韵母ㄦ写成er，用作韵尾的时候写成r。例如：“儿童”拼作ertong，“花儿”拼作huar。
i行的韵母，前面没有声母的时候，写成yi(衣)，ya(呀)，ye(耶)，yao(腰)，you(忧)，yan(烟)，yin(因)，yang(央)，ying(英)，yong(雍)。
u行的韵母，前面没有声母的时候，写成wu(乌)，wa(蛙)，wo(窝)，wai(歪)，wei(威)，wan(弯)，wen(温)，wang(汪)，weng(翁)。
ü行的韵母，前面没有声母的时候，写成yu(迂)，yue(约)，yuan(冤)，yun(晕)；ü上两点省略。
ü行的韵跟声母j，q，x拼的时候，写成ju(居)，qu(区)，xu(虚)，ü上两点也省略；但是跟声母n，l拼的时候，仍然写成nü(女)，lü(吕)。
iou，uei，uen前面加声母的时候，写成iu，ui，un。例如niu(牛)，gui(归)，lun(论)。
在给汉字注音的时候，为了使拼式简短，ng可以省作ŋ。
"""
import re
from typing import Text

# u -> ü
UV_MAP = {
    'u': 'ü',
    'ū': 'ǖ',
    'ú': 'ǘ',
    'ǔ': 'ǚ',
    'ù': 'ǜ',
}
U_TONES = set(UV_MAP.keys())
# ü行的韵跟声母j，q，x拼的时候，写成ju(居)，qu(区)，xu(虚)
UV_RE = re.compile(
    r'^(j|q|x)({tones})(.*)$'.format(tones='|'.join(UV_MAP.keys())))

I_TONES = set(['i', 'ī', 'í', 'ǐ', 'ì'])

# iu -> iou
IU_MAP = {
    'iu': 'iou',
    'iū': 'ioū',
    'iú': 'ioú',
    'iǔ': 'ioǔ',
    'iù': 'ioù',
}
IU_TONES = set(IU_MAP.keys())
IU_RE = re.compile(r'^([a-z]+)({tones})$'.format(tones='|'.join(IU_TONES)))

# ui -> uei
UI_MAP = {
    'ui': 'uei',
    'uī': 'ueī',
    'uí': 'ueí',
    'uǐ': 'ueǐ',
    'uì': 'ueì',
}
UI_TONES = set(UI_MAP.keys())
UI_RE = re.compile(r'([a-z]+)({tones})$'.format(tones='|'.join(UI_TONES)))

# un -> uen
UN_MAP = {
    'un': 'uen',
    'ūn': 'ūen',
    'ún': 'úen',
    'ǔn': 'ǔen',
    'ùn': 'ùen',
}
UN_TONES = set(UN_MAP.keys())
UN_RE = re.compile(r'([a-z]+)({tones})$'.format(tones='|'.join(UN_TONES)))

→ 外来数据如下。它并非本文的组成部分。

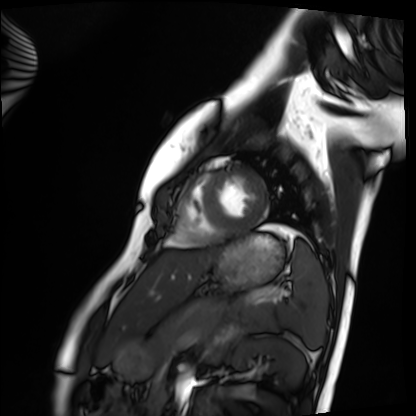
{
  "modality": "cardiac MRI",
  "cohort": "healthy volunteer"
}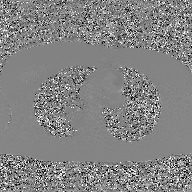
modality: 2D phase-contrast cine MRI of the ascending aorta, GAN super-resolution reconstruction.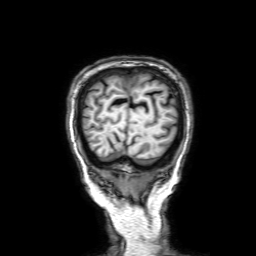
Clinical context:
3 Tesla brain MRI. Series: 3D T1-weighted with SENSE. Study: ring-enhancing brain masses.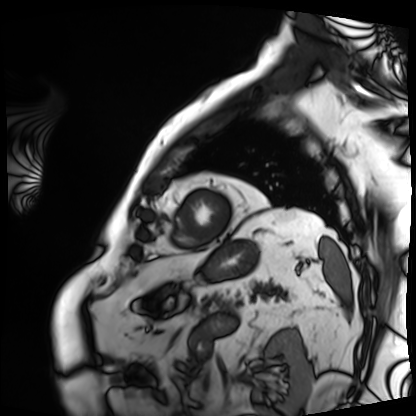
Cardiac MRI. Subject group: patient.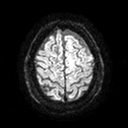
<study>
  <modality>
    <type>brain MRI</type>
    <field_strength>3T</field_strength>
  </modality>
  <series>diffusion tensor imaging (medium iso)</series>
  <study_topic>ring-enhancing brain masses</study_topic>
</study>

def convert_zero_consonant(pinyin: Text) -> Text:
    """零声母转换，还原原始的韵母
    i行的韵母，前面没有声母的时候，写成yi(衣)，ya(呀)，ye(耶)，yao(腰)，
        you(忧)，yan(烟)，yin(因)，yang(央)，ying(英)，yong(雍)。
    u行的韵母，前面没有声母的时候，写成wu(乌)，wa(蛙)，wo(窝)，wai(歪)，
        wei(威)，wan(弯)，wen(温)，wang(汪)，weng(翁)。
    ü行的韵母，前面没有声母的时候，写成yu(迂)，yue(约)，yuan(冤)，
        yun(晕)；ü上两点省略。
    """
    # y: yu -> v, yi -> i, y -> i
    if pinyin.startswith('y'):
        # 去除 y 后的拼音
        no_y_py = pinyin[1:]
        first_char = no_y_py[0] if len(no_y_py) > 0 else None

        # yu -> ü: yue -> üe
        if first_char in U_TONES:
            pinyin = UV_MAP[first_char] + pinyin[2:]
        # yi -> i: yi -> i
        elif first_char in I_TONES:
            pinyin = no_y_py
        # y -> i: ya -> ia
        else:
            pinyin = 'i' + no_y_py
        return pinyin

    # w: wu -> u, w -> u
    if pinyin.startswith('w'):
        # 去除 w 后的拼音
        no_w_py = pinyin[1:]
        first_char = no_w_py[0] if len(no_w_py) > 0 else None

        # wu -> u: wu -> u
        if first_char in U_TONES:
            pinyin = pinyin[1:]
        # w -> u: wa -> ua
        else:
            pinyin = 'u' + pinyin[1:]
        return pinyin

    return pinyin


def convert_uv(pinyin: Text) -> Text:
    """ü 转换，还原原始的韵母
    ü行的韵跟声母j，q，x拼的时候，写成ju(居)，qu(区)，xu(虚)，ü上两点也省略；
    但是跟声母n，l拼的时候，仍然写成nü(女)，lü(吕)。
    """
    return UV_RE.sub(
        lambda m: ''.join((m.group(1), UV_MAP[m.group(2)], m.group(3))), pinyin)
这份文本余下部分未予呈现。